Fig. 1. The illustrative architectures of the exact adders: (a) Ripple-carry adder, (b) Parallel-prefix adder (Sklansky), (c) Std-mixed adder, (d) Mixed-PR adder.



Fig. 2. The template of an adder split into two sub-blocks, used for the error analysis.

#### II. STOCHASTIC ANALYSIS

Frequency (voltage) overscaling is a conventional technique to dynamically trade-off the energy and accuracy of an adder. However, even a slight frequency (voltage) overscaling in conventional adders causes large timing errors to occur and degrades the quality of the adders rapidly. This rapid quality loss under overscaling was one of the main reasons to disregard stochastic computing techniques to dynamically tune the adder architectures.

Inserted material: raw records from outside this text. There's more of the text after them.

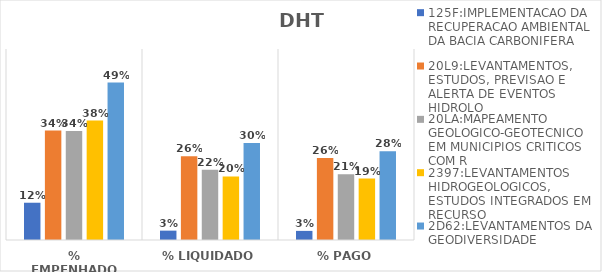
| Category | 125F:IMPLEMENTACAO DA RECUPERACAO AMBIENTAL DA BACIA CARBONIFERA | 20L9:LEVANTAMENTOS, ESTUDOS, PREVISAO E ALERTA DE EVENTOS HIDROLO | 20LA:MAPEAMENTO GEOLOGICO-GEOTECNICO EM MUNICIPIOS CRITICOS COM R | 2397:LEVANTAMENTOS HIDROGEOLOGICOS, ESTUDOS INTEGRADOS EM RECURSO | 2D62:LEVANTAMENTOS DA GEODIVERSIDADE |
|---|---|---|---|---|---|
| % EMPENHADO | 0.117 | 0.344 | 0.342 | 0.375 | 0.495 |
| % LIQUIDADO | 0.029 | 0.263 | 0.221 | 0.2 | 0.305 |
| % PAGO | 0.029 | 0.258 | 0.207 | 0.193 | 0.279 |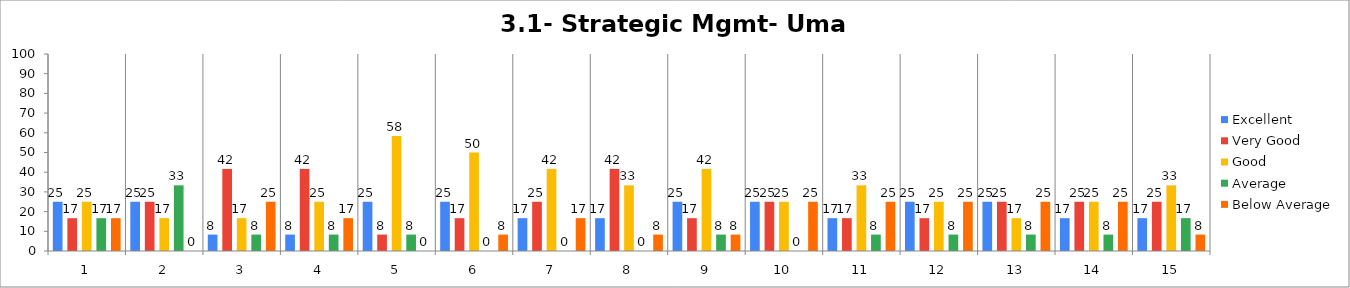
| Category | Excellent | Very Good | Good | Average | Below Average |
|---|---|---|---|---|---|
| 0 | 25 | 16.667 | 25 | 16.667 | 16.667 |
| 1 | 25 | 25 | 16.667 | 33.333 | 0 |
| 2 | 8.333 | 41.667 | 16.667 | 8.333 | 25 |
| 3 | 8.333 | 41.667 | 25 | 8.333 | 16.667 |
| 4 | 25 | 8.333 | 58.333 | 8.333 | 0 |
| 5 | 25 | 16.667 | 50 | 0 | 8.333 |
| 6 | 16.667 | 25 | 41.667 | 0 | 16.667 |
| 7 | 16.667 | 41.667 | 33.333 | 0 | 8.333 |
| 8 | 25 | 16.667 | 41.667 | 8.333 | 8.333 |
| 9 | 25 | 25 | 25 | 0 | 25 |
| 10 | 16.667 | 16.667 | 33.333 | 8.333 | 25 |
| 11 | 25 | 16.667 | 25 | 8.333 | 25 |
| 12 | 25 | 25 | 16.667 | 8.333 | 25 |
| 13 | 16.667 | 25 | 25 | 8.333 | 25 |
| 14 | 16.667 | 25 | 33.333 | 16.667 | 8.333 |

As discussed in [4] and [13], with overscaling, RCA fails moderately when entering the stochastic regime. Unlike that, a pure PPA fails catastrophically with overscaling. However, RCA is extremely slow and starts to make errors at lower frequencies than a PPA. To solve the problem, we propose to use the mixed adder architecture with late input MSB arrival time, which shows a gradual increment in error when entering the stochastic regime. Hence, the proposed adder can be dynamically configured using FOS (VOS) techniques. We call the mixed adder with late input MSB arrival time, *Mixed-PR*, while the conventional mixed adder realized by the synthesis tool is called *Std-mixed*, for the rest of this brief.

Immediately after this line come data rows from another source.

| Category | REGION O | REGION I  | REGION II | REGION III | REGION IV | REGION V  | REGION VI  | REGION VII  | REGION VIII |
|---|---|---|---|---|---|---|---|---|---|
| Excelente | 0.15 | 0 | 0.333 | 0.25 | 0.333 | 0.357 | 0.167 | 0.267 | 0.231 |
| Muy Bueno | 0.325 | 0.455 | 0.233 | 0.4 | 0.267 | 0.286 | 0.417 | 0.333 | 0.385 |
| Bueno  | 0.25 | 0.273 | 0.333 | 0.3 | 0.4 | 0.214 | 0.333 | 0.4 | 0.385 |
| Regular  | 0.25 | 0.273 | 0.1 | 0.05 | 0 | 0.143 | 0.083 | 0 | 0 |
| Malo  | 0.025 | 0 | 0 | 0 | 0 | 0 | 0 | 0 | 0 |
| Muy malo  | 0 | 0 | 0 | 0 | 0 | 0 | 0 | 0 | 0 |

In the rest of this section, firstly, we introduce the idea of our stochastic analysis and the nomenclature used in this brief. Then, the error characteristics of RCA in stochastic regime is analyzed. Once the behavior of an overscaled RCA is understood, we can justify why our proposed adder can be efficiently used in the stochastic regime. Subsequently, the error formulas of the proposed adder are presented mathematically.

# A. Nomenclature and Analysis Strategy

In order to analyze the error behavior of the adders in the stochastic regime, we consider the abstract adder depicted in Fig. 2, divided into two sub-blocks, where  $n_l$  and  $n_h$  are the bit-width of the blocks  $D_l$  and  $D_h$ , respectively. Let us consider the transition of inputs at time 0, and sampling the data at time T. Correspondingly,  $a^-$  and  $b^-$  represent the previous values of inputs a and b, respectively. In addition, due to the fact that we are analyzing blocks with late arrival signals, in

order to perform our analysis, we have to differentiate between the logic (ideal) values (e.g., a and  $a^-$ ), and the temporal evolution of signal (e.g., a[t] where  $a[0^-] = a^-$  and  $a[0^+] = a$ ). Considering FOS, if we assume a scenario (clock period) in which  $D_h$  is the block that makes errors, with the information of the signal  $c_{n_l}[t]$ , we can characterize the stochastic errors of the adder. As a result, the problem of analyzing the error behavior of the adder of Fig. 2 in the stochastic regime can be split into two parts: 1) to characterize the temporal evolution of signal  $c_{n_l}[t]$ , and 2) to calculate the error as the result of the temporal evolution of signal  $c_{n_l}[t]$ .

Since the concepts of prefix structures are used often in this brief, P, G and K are used for the terms propagate, generate and kill, respectively. Traditionally, these terms are defined as  $p_i = a_i \oplus b_i$ ,  $g_i = a_i.b_i$  and  $k_i = \overline{a_i}.\overline{b_i}$ , where i is the bit position. The theory of the parallel prefix architectures, [14], can be used to accelerate the calculation of carrys using the prefix operator  $\bullet$  defined by:

$$g_{i:m} = g_{i:j} + p_{i:j}g_{l:m}, \ p_{i:m} = p_{i:j}p_{l:m}$$
 (1)

where  $i \ge l \ge j \ge m$ . Using the generate and propagate signals, the carry signals  $c_i$  can be computed as follows:

$$c_i = g_{i-1:0} + p_{i-1:0}.C_{in}. (2)$$

In order to develop our error models, we use real delays instead of unit-gate delays. Therefore, the terms  $\tau_{cc}$ ,  $\tau_{cs}$  are used. The notations are defined in Fig. 1. In addition, the error is defined as:

$$\varepsilon = \tilde{S} - S,\tag{3}$$

where  $\ddot{S}$  and S are the erroneous and the exact outputs, respectively.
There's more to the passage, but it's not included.